Milli Eğitim Bakanlığını işletmeci mantıkla yöneten Milli Eğitim Bakanı şimdi yaptığı projelerin 1-2 yıl içinde ürün vereceğini hesaba katıyor.
a-Olmayan performans kriterlerine göre atanan il müdürleri ve bakanlık müdürleri işletme mantığı ile kendi ekibini kurmaktır. Ancak devlet kurumlarında kendi ekibini kurmak adına liyakat ve kariyer için emsallerinin yarıştığı bir ortamda hangi ölçütlere göre atandığı hala kamuoyuna duyurmamıştır. ”İşletmenin patronu benim. İstediğimi işe alırım, istediğimi işten atarım” diyor.
b-İşsizlikten milletin yüzüne bakamayacak durumda utanç içindeki atanamayan öğretmenleri bir lütuf ihsan ederek işe alıyor. İşletme mantığıyla sözleşme imzalıyor. 4 yıl boyunca Doğudan çıkmayacaksın. Dünyanın hangi gelişm(em)iş ülkesinde böyle keyfe keder bir kamu yönetimi olabilir. Sonra usulsüz evlilikler, eşi adına usulsüz iş kurmalara neden olacaksınız.
c-Eğitim sisteminin temel sorunu olarak öğretmenlerin kalitesi olarak gören Bakan işletmenin personel müdürü gibi öğretmenleri yaz aylarında hizmetçi eğitime alacak. 08-17 arası full- time mesaide tutacak. Tıpkı işletmelerde olduğu gibi para alıyorsan son ana kadar çalışacaksın. Üç kuruşa beş köfte yedirmezler.
d-Asıl işletmeci mantık kendini projelerinin çokluğunda gösterir. Önce 4+4+4 projesi borsaya bildirildi. Olmadı şimdi 4+4+3+-3 gibi proje borsaya bildirildi. Henüz çalışmalar devam ediyor. Her an 4-4-3’e geri dönebiliriz. Liseleri 3-6 yıl yapan projede gerçekten çılgın proje.. Bu ülke bunu yıllar önce kredili ders sisteminde deneme yanılmasını yaptı. Denendi. Yanınıldı. Büyük patronun gözüne girmeye çalışan ustabaşılar nasıl bir proje atıyorlarsa olan yine çocuklarımıza olacak.
İşletmelerde para ve zaman kaybedersiniz. Telafisi edilebilir. Ama eğitimde yaptığınız hataların telafisi olmayacak hayatlara neden olabilir.
Liselerde ki sorunlar da işletmeci mantıkla çözülemez.
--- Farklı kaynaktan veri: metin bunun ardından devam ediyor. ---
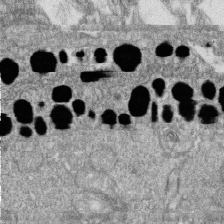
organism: Zebrafish
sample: Cilia; retinal pigment epithelium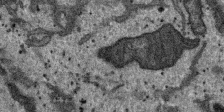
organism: Human
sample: Lung epithelial cells, uninfected (mock) control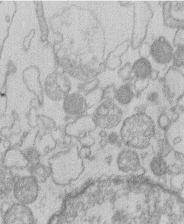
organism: Human
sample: Macrophage cells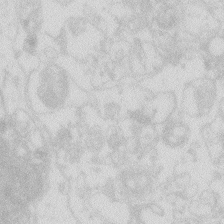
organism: Zebrafish
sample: Macrophage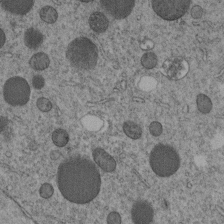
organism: C. elegans
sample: C. elegans embryo early stage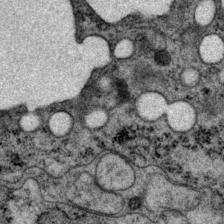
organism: P. pacificus
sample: Pharynx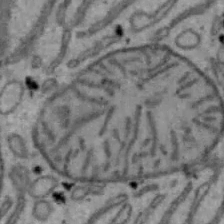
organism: Mouse
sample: Liver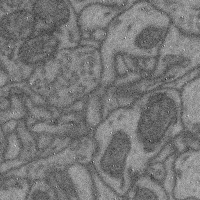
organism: Mouse
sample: Cerebral cortex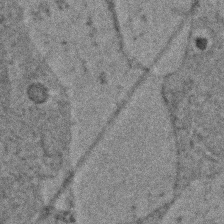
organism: Zebrafish
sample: Zebrafish embryo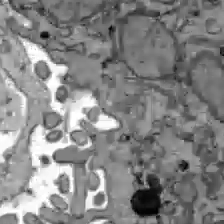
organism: C57BL Mouse
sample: Liver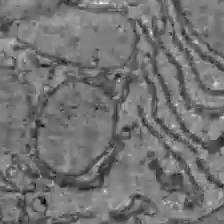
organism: C57BL Mouse
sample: Liver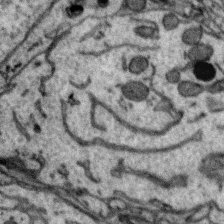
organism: Zebra finch
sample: Brain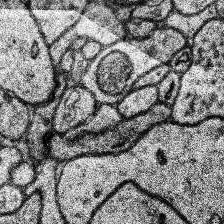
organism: Human
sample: Temporal Lobe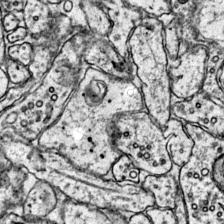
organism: Mouse
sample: Primary visual cortex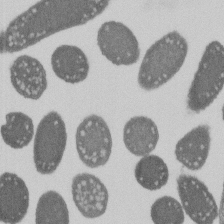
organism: E. coli
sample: Bacterial nucleoid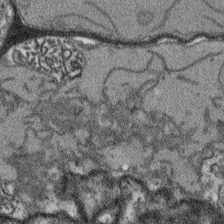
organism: Arabidopsis thaliana
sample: Root tip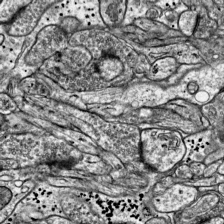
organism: Mouse
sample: Visual Cortex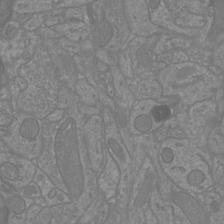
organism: Mouse
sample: Cortical neurons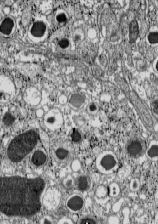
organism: C57BL Mouse
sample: Pancreatic islet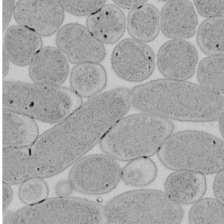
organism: E. coli
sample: Bacterial nucleoid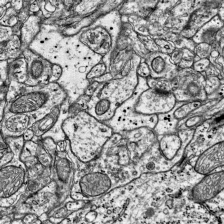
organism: Mouse
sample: Visual Cortex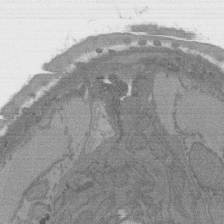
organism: C. elegans
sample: AFD neurons C. elegans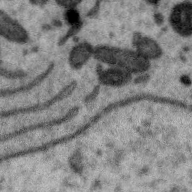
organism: Zebra finch
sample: Brain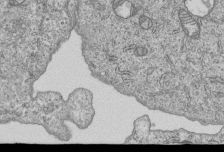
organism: Human
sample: MDA-MB-231 cells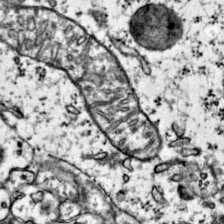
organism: Mouse
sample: Primary visual cortex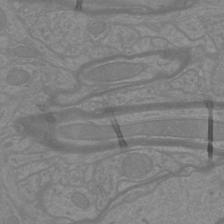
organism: Mouse
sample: Cortical neurons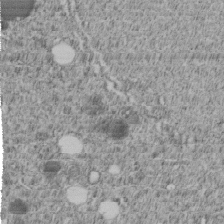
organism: C. elegans
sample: C. elegans embryo early stage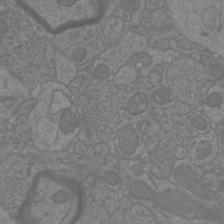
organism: Mouse
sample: Cortical neurons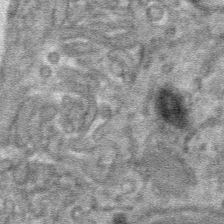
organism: Mouse
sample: Mouse hepatocytes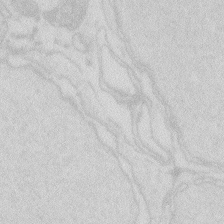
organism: Zebrafish
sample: Macrophage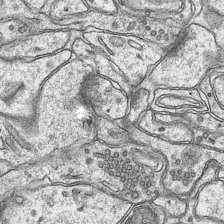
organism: Mouse
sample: CA1 Hippocampus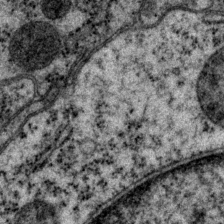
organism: P. pacificus
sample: Pharynx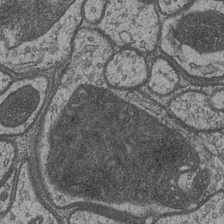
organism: Drosophila
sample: Optic medulla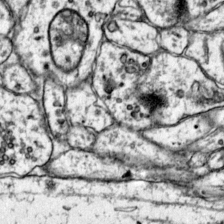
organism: Mouse
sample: Primary visual cortex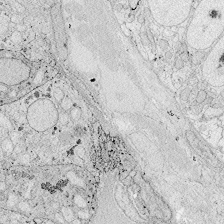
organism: Zebrafish
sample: Whole-Brain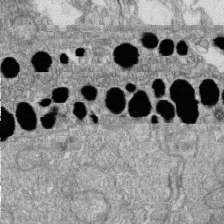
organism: Zebrafish
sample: Cilia; retinal pigment epithelium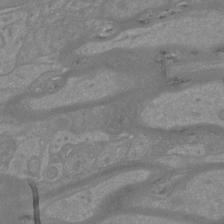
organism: Mouse
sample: Cortical neurons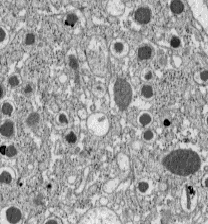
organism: C57BL Mouse
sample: Pancreatic islet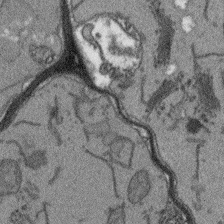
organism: Arabidopsis thaliana
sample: Root tip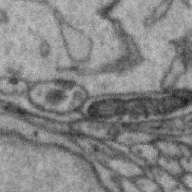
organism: Zebra finch
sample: Brain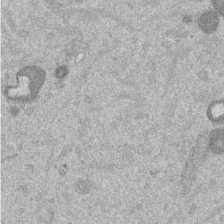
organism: Mouse
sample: Dividing mouse embryo 1 cell stage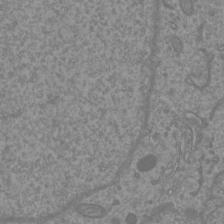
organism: Mouse
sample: Cortical neurons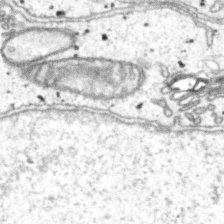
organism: Human
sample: HeLa cells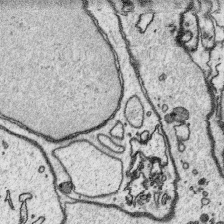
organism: Platynereis dumerilii
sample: Parapodia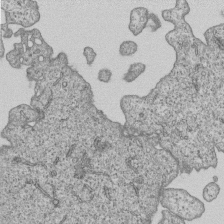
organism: Human
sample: MDA-MB-231 cells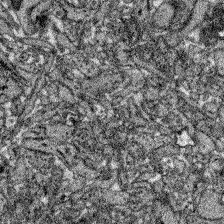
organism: Zebrafish
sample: Larval olfactory bulb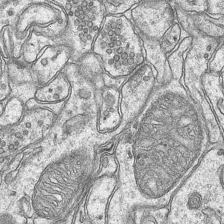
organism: Mouse
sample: CA1 Hippocampus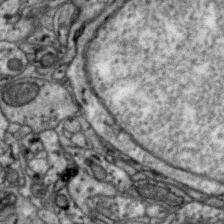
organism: Zebra finch
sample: Brain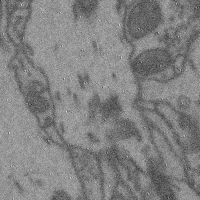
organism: Mouse
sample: Cerebral cortex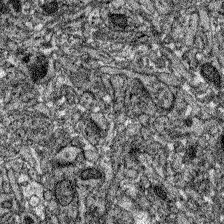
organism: Zebrafish
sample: Larval olfactory bulb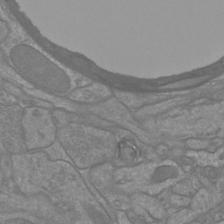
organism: Mouse
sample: Cortical neurons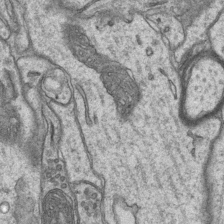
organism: Mouse
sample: CA1 Hippocampus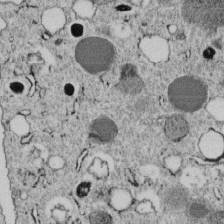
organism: C. elegans
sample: C. elegans embryo early stage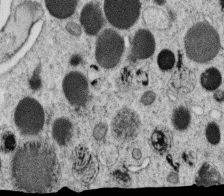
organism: C. elegans
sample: C. elegans oocyte; sperm cells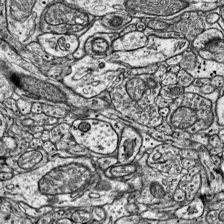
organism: Mouse
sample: Visual Cortex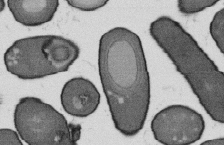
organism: B. subtilis
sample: Bacterial spore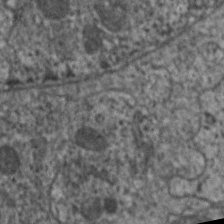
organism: C. elegans
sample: Pharynx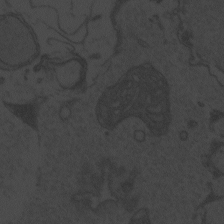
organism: Zebrafish
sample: Macrophage infected with Toxoplasma gondii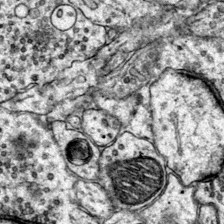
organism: Mouse
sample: Primary visual cortex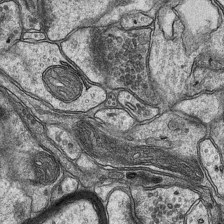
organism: Mouse
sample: CA1 Hippocampus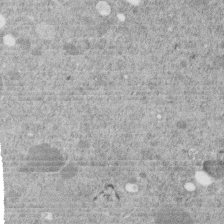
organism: C. elegans
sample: C. elegans embryo early stage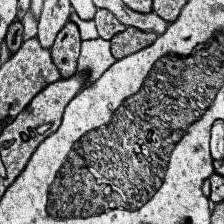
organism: Human
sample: Temporal Lobe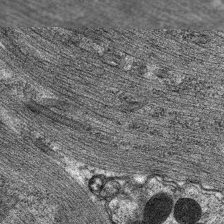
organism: C. elegans
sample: Pharynx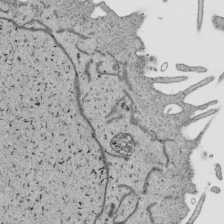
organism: Human
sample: Mitochondria in HCT116 cells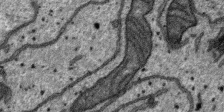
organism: Human
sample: Lung epithelial cells, uninfected (mock) control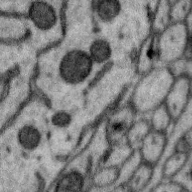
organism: Zebra finch
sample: Brain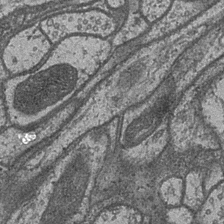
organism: Drosophila
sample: Optic medulla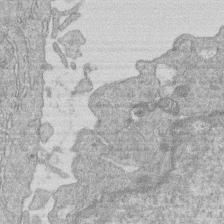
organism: Human
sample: Macrophage cells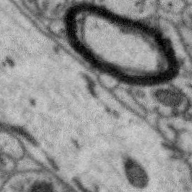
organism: Zebra finch
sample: Brain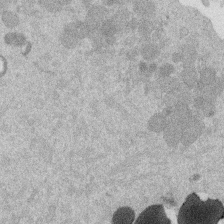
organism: Mouse
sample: Dividing mouse embryo 1 cell stage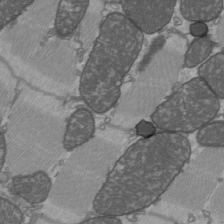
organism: C57BL Mouse
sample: Heart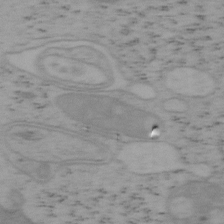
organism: Mouse
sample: OT-I killer T cells with ID8 ovarian cancer cells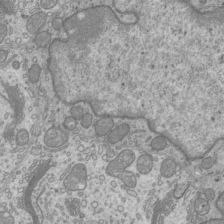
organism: Mouse
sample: Cilia; mouse epididymis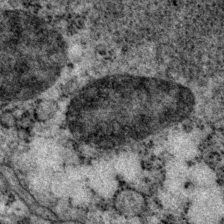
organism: P. pacificus
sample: Pharynx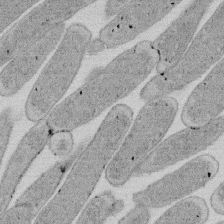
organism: E. coli
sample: Bacterial nucleoid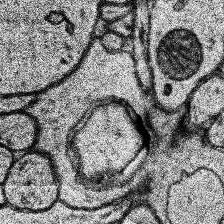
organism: Human
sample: Temporal Lobe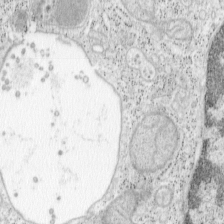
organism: Mouse
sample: OT-I killer T cells with ID8 ovarian cancer cells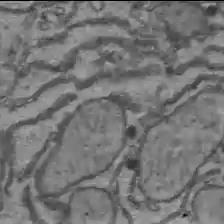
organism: C57BL Mouse
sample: Liver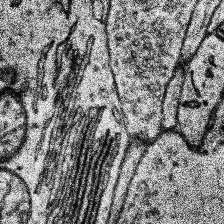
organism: Human
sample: Temporal Lobe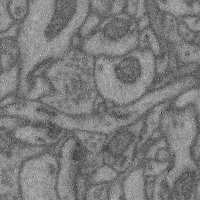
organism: Mouse
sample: Cerebral cortex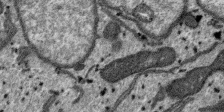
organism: Human
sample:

Geniş katılımlı bir şura toplanması gerekir. Proje üreterek göze girmeye çalışan şakşakçılarla değil, çözüm üretecek beyinlerle bu şura yapılmalıdır.
Aslında ortaöğretimlerin 3-6 yıl olmasına gerek yok. Günü kurtarmak adına basit bir öneri ortaya atayım.
2009/2010 (2010/2011 verilerine ulaşamadım) Eğitim öğretim yılı sonunda 9.sınıfta okuyan öğrenci sayısı yaklaşık 1.276.000 iken bunun 263.000’i (% 20) si sınıf tekrarı yapmıştır. Sınıf tekrarı yapanların %75’i normal liselerde. Yani Fen, Sosyal Bilimler, Anadolu Liseleri, Anadolu Öğretmen Liseleri gibi liselerde sınıf tekrarı oranı çok az. Küçük ilçelerde öğrencilere tanınan toleransları da düşünürsek büyük şehirlerin 9.sınıfında okuyan öğrencilerin sınıf geçme oranı dip yapmaktadır.
Normal liselerin 1.sınıfın (9.sınıf) müfredatı hiç incelendi mi? Kitaplar değişiyor, şekillendiriliyor, renklendiriliyor, resimlendiriliyor. Ama konular aynen devam ediyor. Aslında müfredat programının birazcık ele alınması durumunda liselerde sınıf tekrarı sayısı muazzam düşecektir. Çünkü 8.sınıftan mezun olan öğrencinin karşısında Lise 1(9.sınıf) denen muazzam bir kayaya çarpmaktadır. Her yıl 300.000 öğrenci bu kayaya öyle bir sert şekilde çarpmaktadır ki ancak 2.yıl geçebilmektedirler. Arada kaybedilen bir şekilde öğütülen onbinlerce öğrenciyi unutmayalım. 10. geçtiklerinde alan seçimi sebebiyle sınıf tekrarı sayısı bir anda %5’e düşmektedir.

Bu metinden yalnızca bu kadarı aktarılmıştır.